Gegen finanziell besseres Angebot entschieden
Kirch-Media behält Bundesliga-Rechte

Trotz seiner unsicheren wirtschaftlichen Zukunft behält das insolvente Medienunternehmen KirchMedia für die kommenden Spielzeiten die Fernseh-Übertragungsrechte der Fußball-Bundesliga.

Reuters FRANKFURT/M. Die Rechte für die beiden nächsten Saisons gingen für 580 Millionen Euro sowie zuzüglich einer Einmalzahlung von 50 Millionen Euro an eine Nachfolgegesellschaft der KirchMedia, gab die Deutsche Fußball-Liga (DFL) am Freitag in Frankfurt bekannt. Ligachef Werner Hackmann sagte, dass dem Unternehmen ferner eine einseitige Option für zwei weitere Bundesliga-Spielzeiten eingeräumt worden sei.

Die Bundesliga ist damit weiter bei den Kirch-Sendern Sat.1 und dem Bezahlsender Premiere zu sehen. Die Rechte mussten neu verhandelt werden, nachdem die KirchMedia die eigentlich vereinbarten 800 Millionen Euro für die nächsten beiden Spielzeiten nicht mehr bezahlen konnte.

Den Preis für die TV-Rechte für die Saison 2002/2003 und 2003/2004 bezifferte Hackmann auf jeweils 290 Millionen Euro zuzüglich der Einmalzahlung. Sollte die Option für die Saison 2004/2005 ausgeübt werden, würden 295 Millionen Euro fällig. Die Spielzeit 2005/2006 solle dann 300 Millionen Euro kosten.

Heftiger Bieterstreit vorangegangen

Um die Fernsehrechte war ein heftiger Bieterstreit zwischen KirchMedia und dem Münchener Medienunternehmer Herbert Kloiber entbrannt, der nach Angaben aus Verhandlungskreisen 320 Millionen Euro pro Saison geboten hatte. Premiere-Chef Georg Kofler hatte jedoch ausgeschlossen, die Rechte von Kloiber anschließend zu übernehmen, falls gegen ihn entschieden werde. Die Zukunft des hochdefizitären und von der Insolvenz bedrohten einzigen deutschen Bezahlfernsehsenders Premiere hing wesentlich vom Erhalt der Fußball-Rechte ab. Kloiber indes wollte die Rechte nach Einschätzung aus Branchenkreisen an die ARD weitergeben.

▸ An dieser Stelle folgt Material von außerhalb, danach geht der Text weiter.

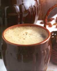 Квас (Kvass)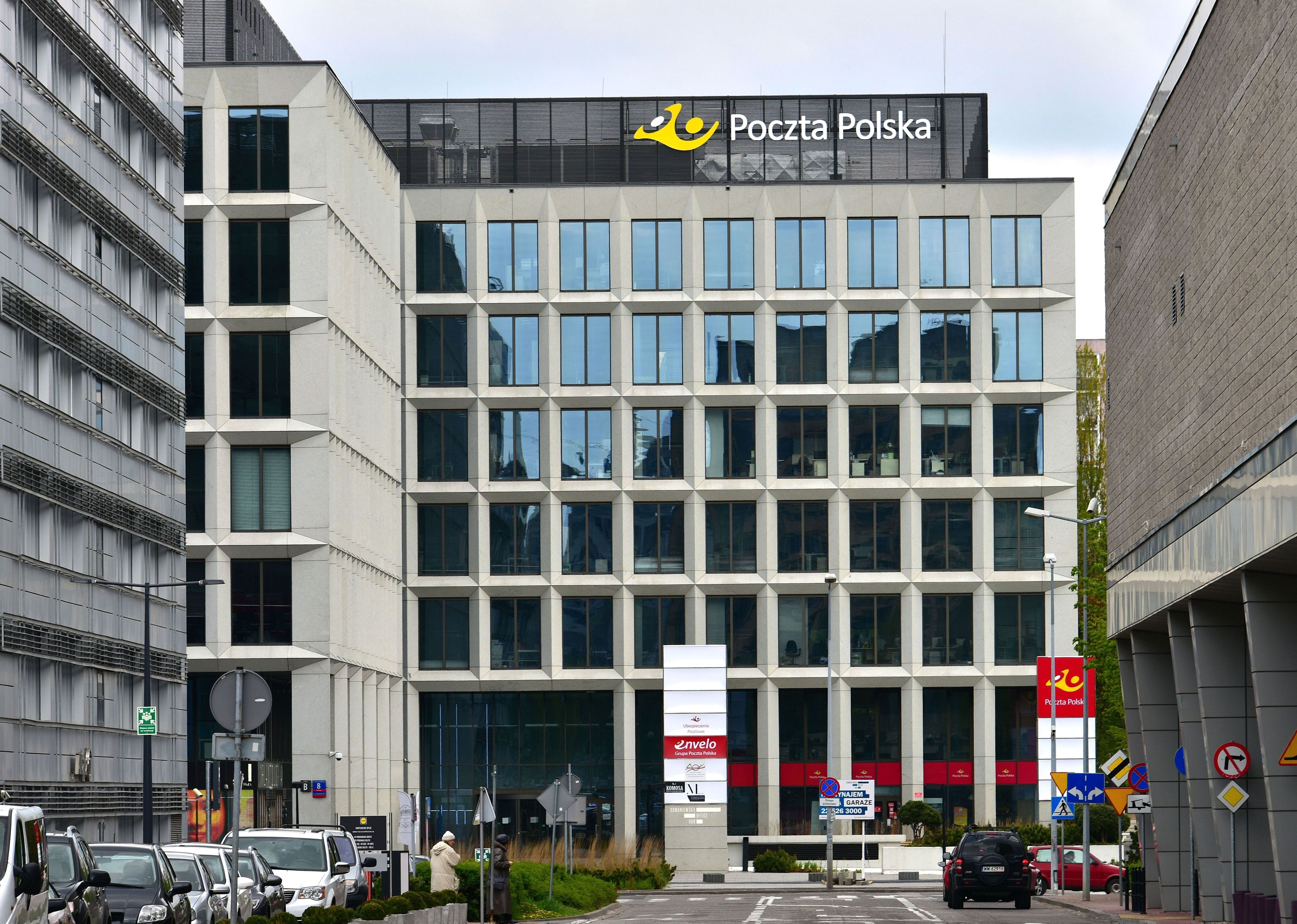 Centrala Poczty Polskiej ul. Rodziny Hiszpańskich 8 w Warszawie

DFL-Geschäftsführer Wilfried Straub sagte, für die Liga sei die langfristige Perspektive entscheidend gewesen. KirchMedia habe zudem auch noch eine 25-prozentige Beteiligung an dem Kirch-Sender Deutsches Sportfernsehen (DSF) angeboten. Ein Einstieg bei der DSF werde nun von den Bundesliga-Vereinen geprüft, hieß es.